Beginning April, some new requirements pertaining to mutual funds (MFs) will come into effect, which mutual fund investors must comply with. Here are four such rules:

Representational Image

(1.) Nomination: By March 31, investors must declare a nominee, or opt out if they do not wish to have a nominee. In either case, however, an individual’s investments will be frozen if a nominee is not declared, or if the person does not opt out of declaring one. Also, they will not be allowed to go for redemptions.

It should also be noted that for investments made through demat accounts, nominee details must be updated through brokerage.

(2.) PAN-Aadhaar link: If the two documents are not linked by the end of the month, PAN will become inoperative. This, in turn, will impact all processes where PAN is required, including a customer’s Know Your Customer (KYC) profile, which will become ‘invalid.’

(3.) One-time password: Earlier, the Securities and Exchange Board of India (Sebi) had mandated a one-time password (OTP) (sent on registered email address) and phone number, for the purpose of redeeming investments.

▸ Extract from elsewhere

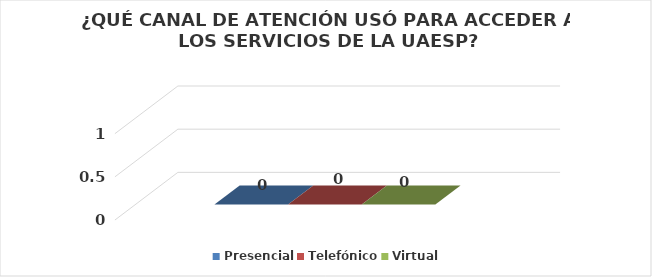
| Category | Presencial | Telefónico | Virtual |
|---|---|---|---|
| 0 | 0 | 0 | 0 |

From the first of next month, this facility will be extended for making investments as well.

(4.) Revalidating KYC: For those who used Aadhaar as an officially valid documents (OVD) before November 1 last year, the KYC registration agencies (KRAs) must revalidate such KYCs before April 30. Sebi’s latest circular mandates that KYC records of all customers with Aadhaar as an OVD, shall be validated within a period of 180 days, starting November 1, with the cut-off date extended from July 1, 2022.